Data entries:
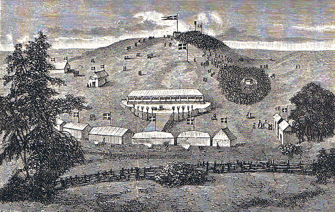 Skamlingsbanken 18. maj 1843
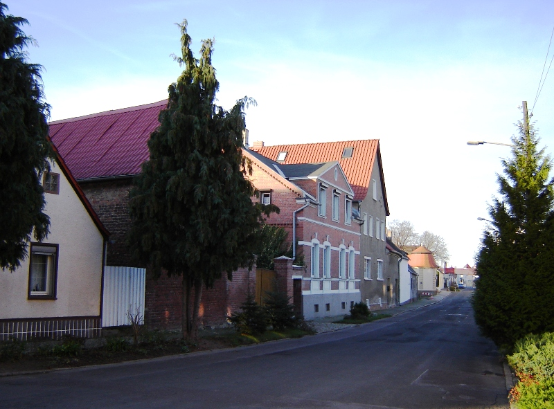 Straßenansicht Magdeburg-Prester
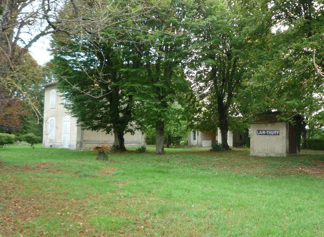 ancienne ligne de Triguères Surgy, la gare de Lain Thury (Yonne)
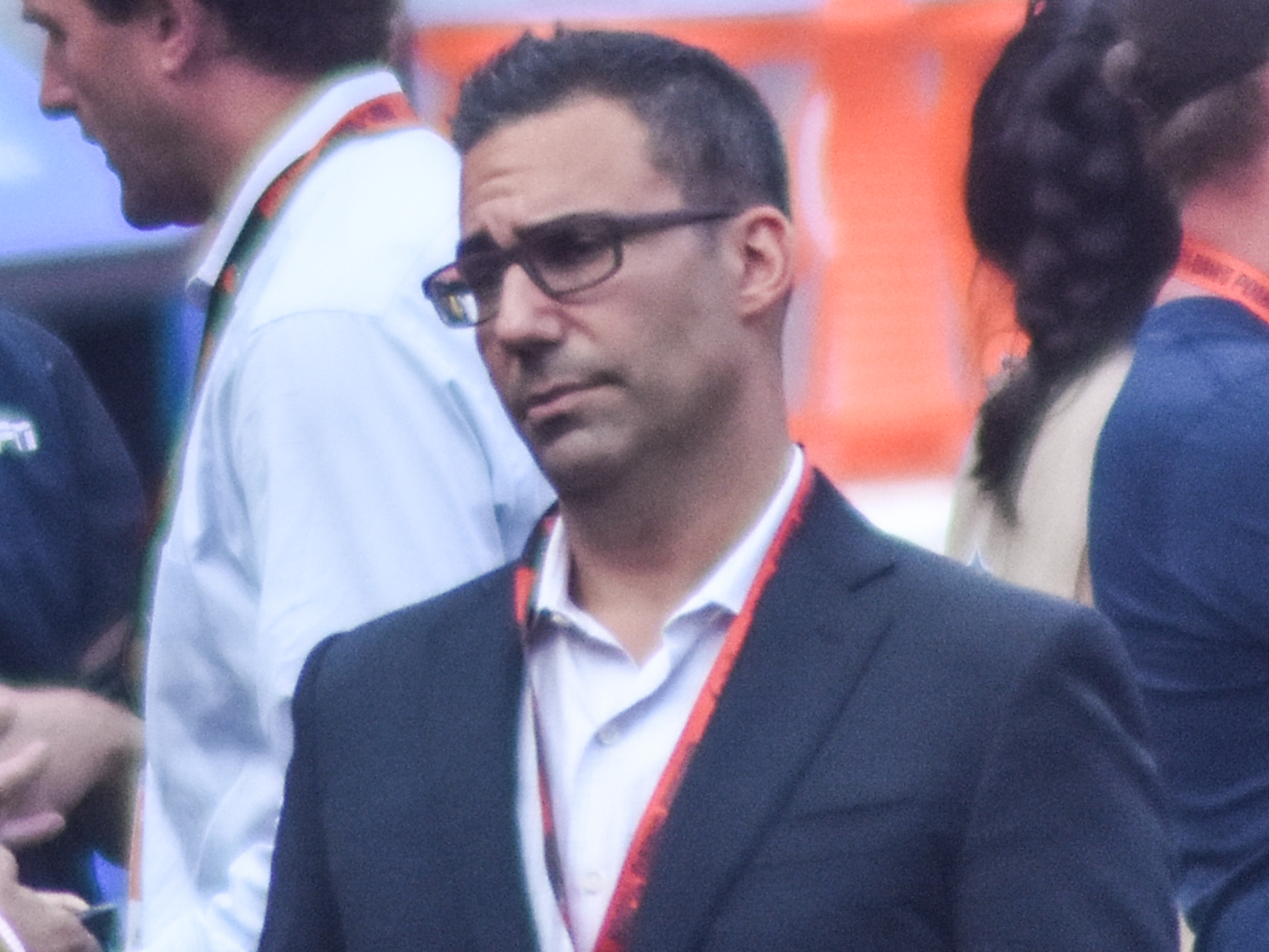 Alec Scheiner
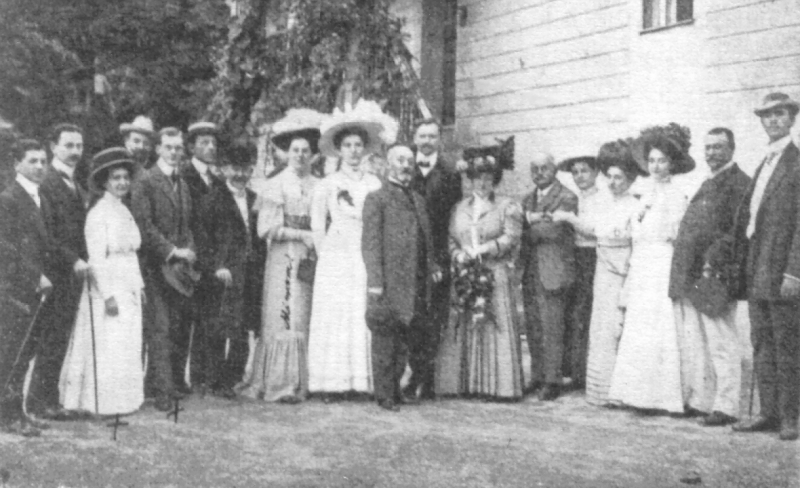 Ludwik L. Zamenhof mit Familie und Esperanto-Pionieren in Bad Reinerz, 1909. Mitte: Ludwik L. Zamenhof, rechts neben ihm seine Frau Klara. 3.v.l.: Tochter Sofia, 5.v.l.: Sohn Adam
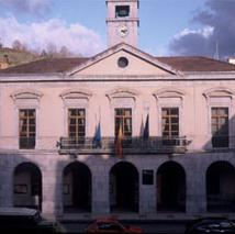 Ayuntamiento de Piloña, Asturias.
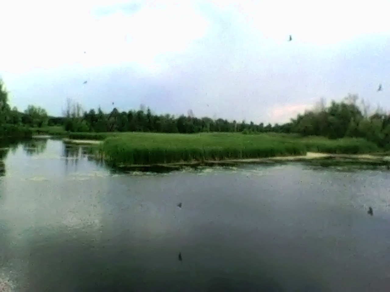 р. Ворскла у селі Міські Млини
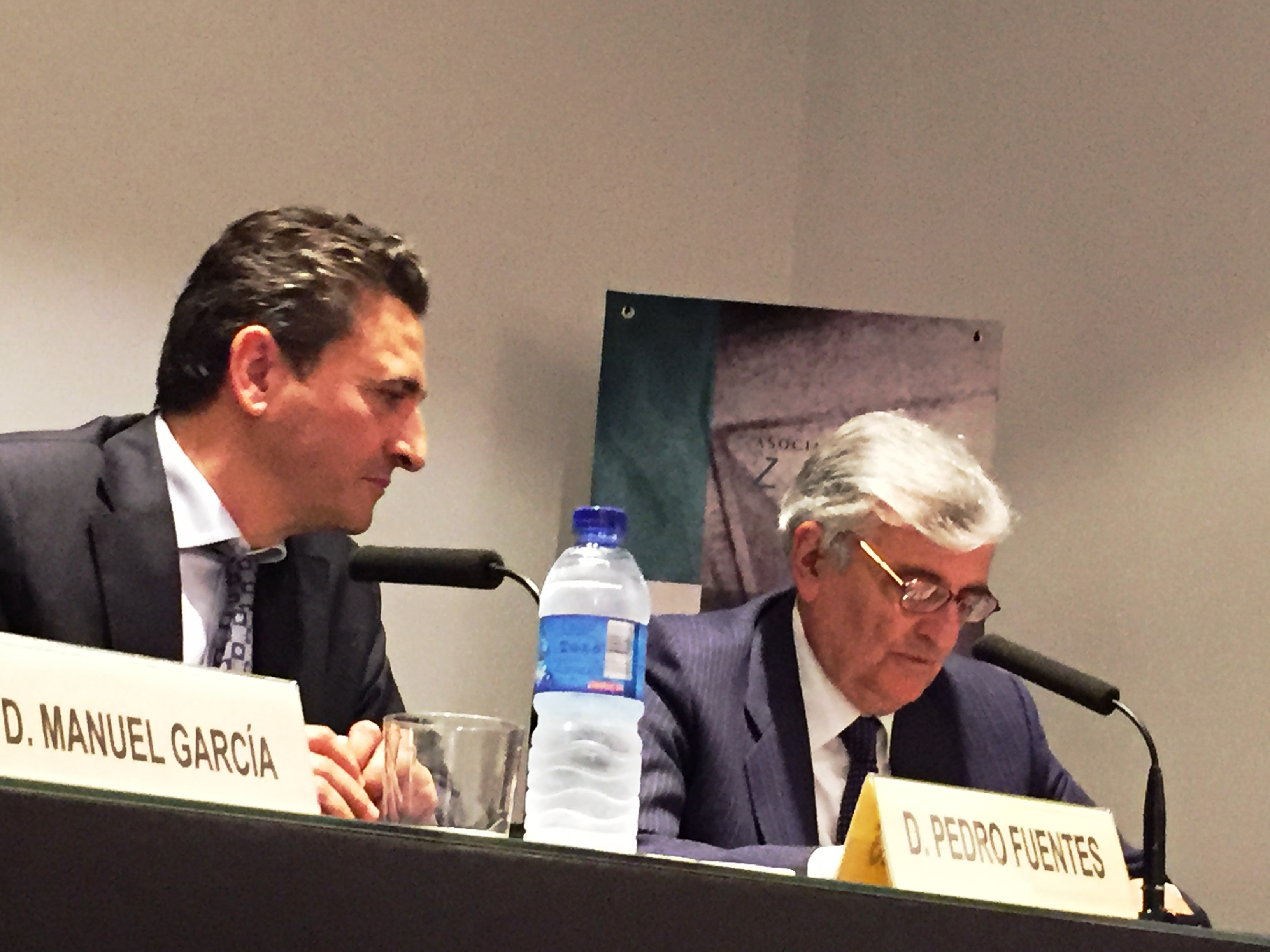 El artista español Pedro Fuentes junto al crítico cinematográfico Eduardo Torres-Dulce durante la presentación en Madrid del libro "El nombre de la luz oscura".
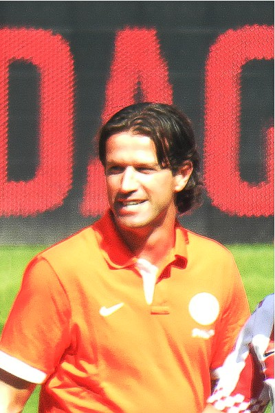 Ernest Faber als assistent-trainer van PSV, 1 augustus 2012.
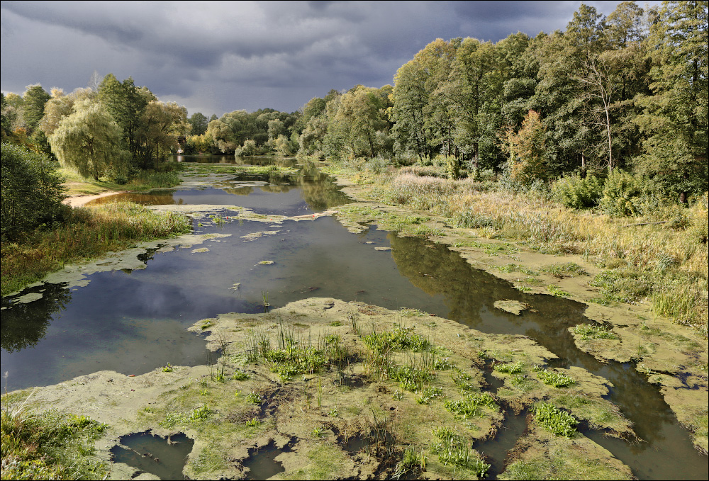 Мар'іна Горка. Рака Цітаўка
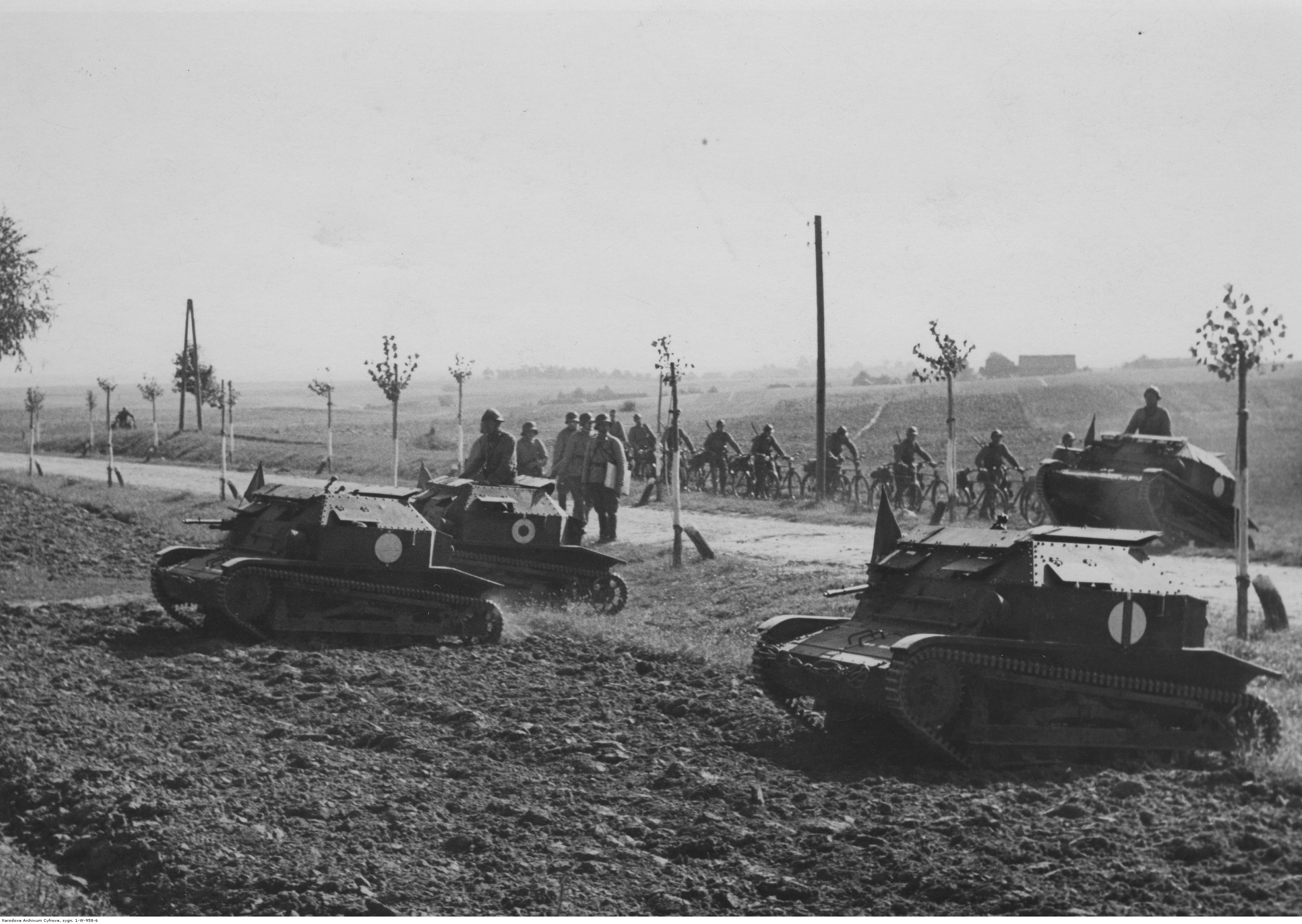 Tankietki TK-3 przy przeprawie przez drogę. W głębi widoczna drużyna cyklistów prowadząca rowery. [opis oryginalny]
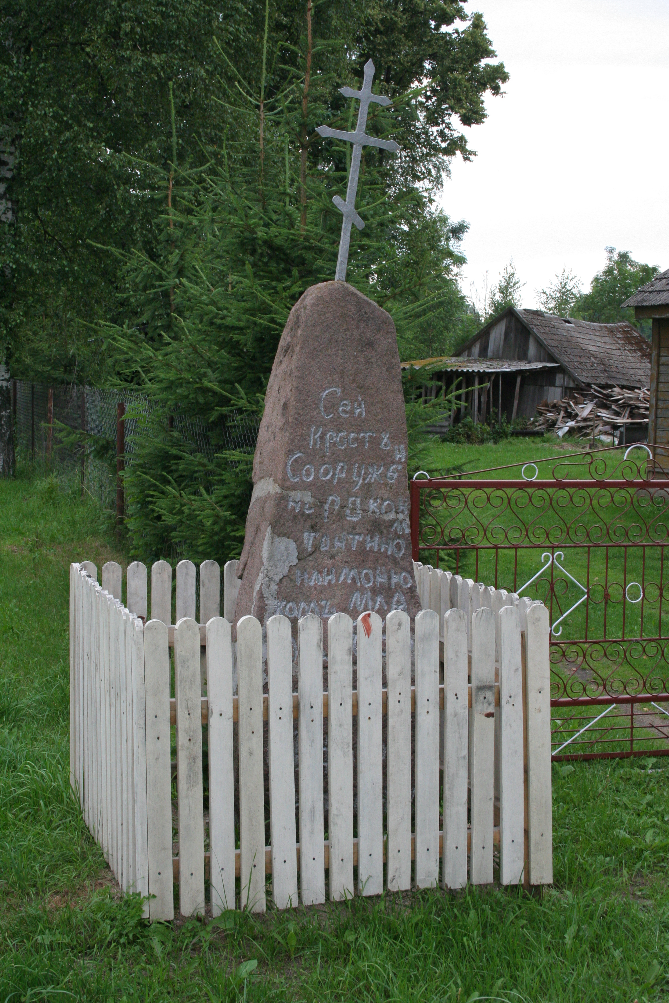 Krzyż przydrożny w Tyniewiczach Małych.
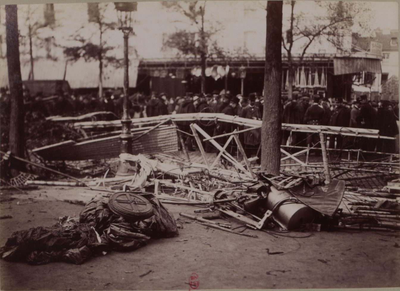 Les débris du ballon dirigeable Pax tombé avenue du Maine.
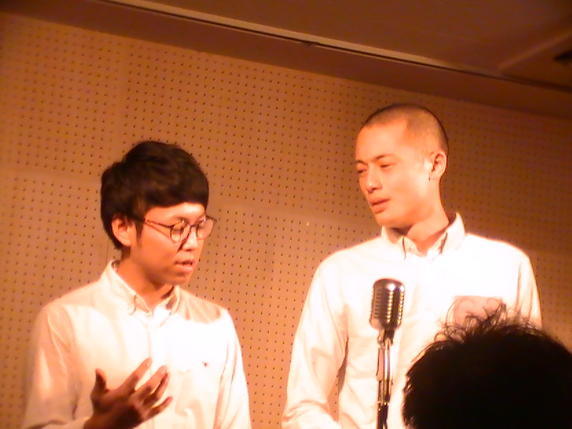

What is needed:
The pictures stay out; copy the rest of the data word for word.

Task output:
 Skamlingsbanken 18. maj 1843
 Straßenansicht Magdeburg-Prester
 ancienne ligne de Triguères Surgy, la gare de Lain Thury (Yonne)
 Alec Scheiner
 Ludwik L. Zamenhof mit Familie und Esperanto-Pionieren in Bad Reinerz, 1909. Mitte: Ludwik L. Zamenhof, rechts neben ihm seine Frau Klara. 3.v.l.: Tochter Sofia, 5.v.l.: Sohn Adam
 Ayuntamiento de Piloña, Asturias.
 р. Ворскла у селі Міські Млини
 El artista español Pedro Fuentes junto al crítico cinematográfico Eduardo Torres-Dulce durante la presentación en Madrid del libro "El nombre de la luz oscura".
 Ernest Faber als assistent-trainer van PSV, 1 augustus 2012.
 Мар'іна Горка. Рака Цітаўка
 Tankietki TK-3 przy przeprawie przez drogę. W głębi widoczna drużyna cyklistów prowadząca rowery. [opis oryginalny]
 Krzyż przydrożny w Tyniewiczach Małych.
 Les débris du ballon dirigeable Pax tombé avenue du Maine.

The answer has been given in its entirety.